*** Opening MATERIAL FOR THIS EXERCISE ***

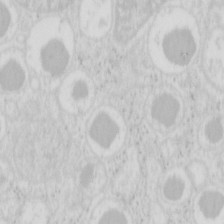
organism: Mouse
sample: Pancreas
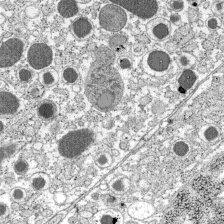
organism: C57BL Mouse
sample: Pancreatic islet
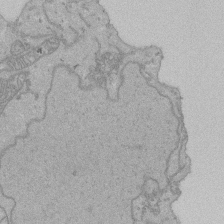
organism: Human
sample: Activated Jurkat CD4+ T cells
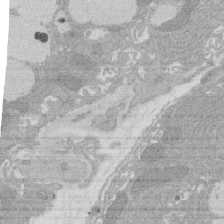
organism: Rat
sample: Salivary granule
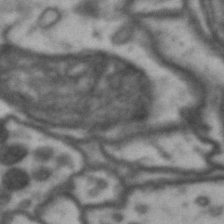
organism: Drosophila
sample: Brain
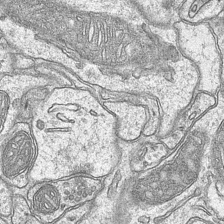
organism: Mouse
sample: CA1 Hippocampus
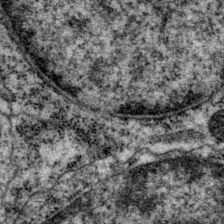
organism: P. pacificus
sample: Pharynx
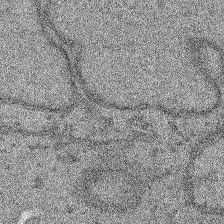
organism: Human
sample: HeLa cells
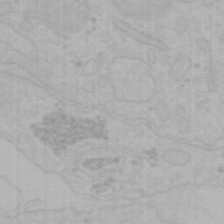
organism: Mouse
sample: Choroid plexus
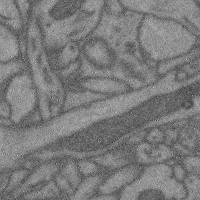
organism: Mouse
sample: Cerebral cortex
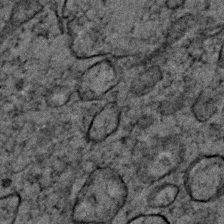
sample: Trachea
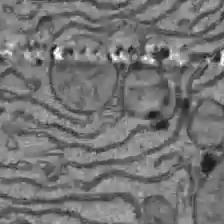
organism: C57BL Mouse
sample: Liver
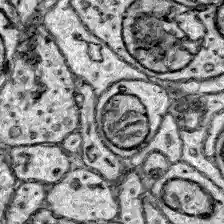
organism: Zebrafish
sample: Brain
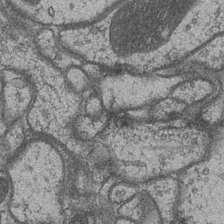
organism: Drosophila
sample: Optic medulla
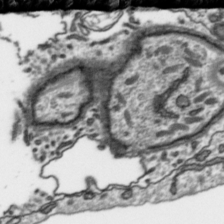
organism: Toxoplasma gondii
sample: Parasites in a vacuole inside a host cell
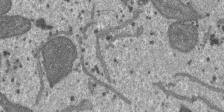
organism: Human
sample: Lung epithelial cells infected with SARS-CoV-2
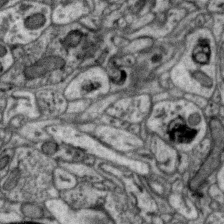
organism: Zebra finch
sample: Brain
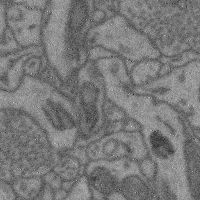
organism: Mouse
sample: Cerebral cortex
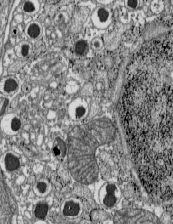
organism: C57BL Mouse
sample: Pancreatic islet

*** Closing MATERIAL FOR THIS EXERCISE ***
*** Opening MATERIAL FOR THIS EXERCISE ***

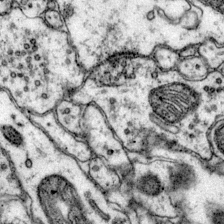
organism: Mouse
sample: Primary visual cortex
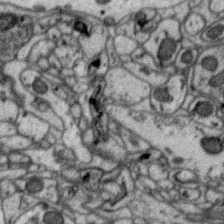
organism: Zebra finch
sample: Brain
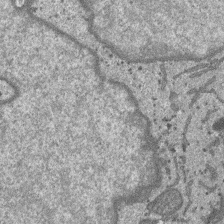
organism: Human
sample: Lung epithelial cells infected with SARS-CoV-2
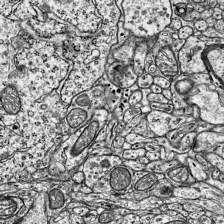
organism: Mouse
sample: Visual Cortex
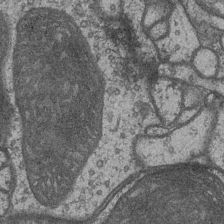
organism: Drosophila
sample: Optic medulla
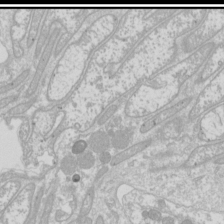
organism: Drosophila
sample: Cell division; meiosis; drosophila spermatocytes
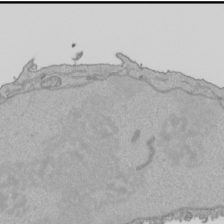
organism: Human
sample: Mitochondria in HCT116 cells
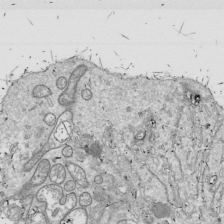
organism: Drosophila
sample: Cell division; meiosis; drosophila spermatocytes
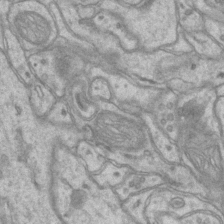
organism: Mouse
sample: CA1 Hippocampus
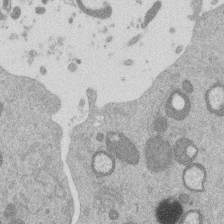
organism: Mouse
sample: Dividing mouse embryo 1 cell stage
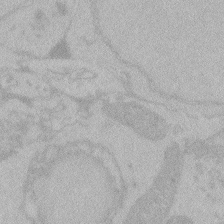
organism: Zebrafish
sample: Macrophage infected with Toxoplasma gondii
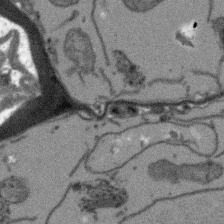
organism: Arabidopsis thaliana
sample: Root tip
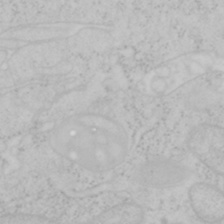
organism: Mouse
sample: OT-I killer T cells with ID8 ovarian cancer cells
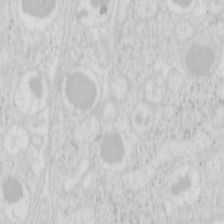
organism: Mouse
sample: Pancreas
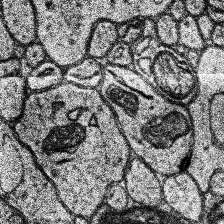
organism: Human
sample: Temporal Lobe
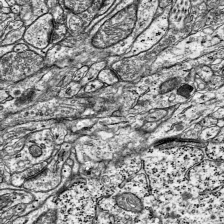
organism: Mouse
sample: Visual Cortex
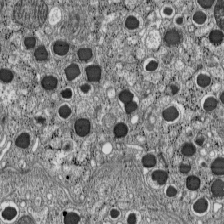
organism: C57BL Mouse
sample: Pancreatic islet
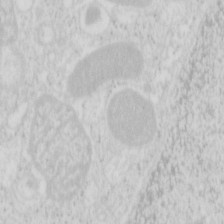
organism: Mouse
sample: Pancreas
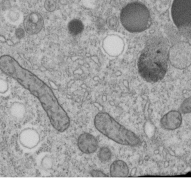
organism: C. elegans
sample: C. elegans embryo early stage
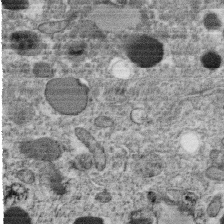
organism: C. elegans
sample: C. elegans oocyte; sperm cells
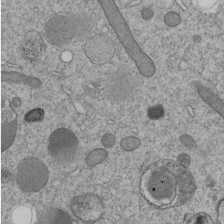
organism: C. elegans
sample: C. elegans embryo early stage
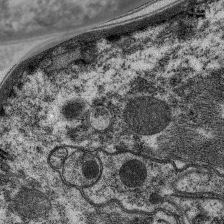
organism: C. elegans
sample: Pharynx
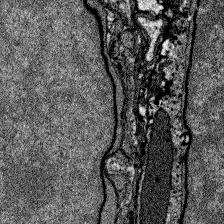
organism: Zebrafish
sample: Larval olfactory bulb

*** Closing MATERIAL FOR THIS EXERCISE ***

EXERCISE –
Would you output the lines above from the line holding "organism: Arabidopsis thaliana" up to and including the line holding "sample: Larval olfactory bulb", exactly and only those, with no pictures?

YOUR SOLUTION –
organism: Arabidopsis thaliana
sample: Root tip
organism: Mouse
sample: OT-I killer T cells with ID8 ovarian cancer cells
organism: Mouse
sample: Pancreas
organism: Human
sample: Temporal Lobe
organism: Mouse
sample: Visual Cortex
organism: C57BL Mouse
sample: Pancreatic islet
organism: Mouse
sample: Pancreas
organism: C. elegans
sample: C. elegans embryo early stage
organism: C. elegans
sample: C. elegans oocyte; sperm cells
organism: C. elegans
sample: C. elegans embryo early stage
organism: C. elegans
sample: Pharynx
organism: Zebrafish
sample: Larval olfactory bulb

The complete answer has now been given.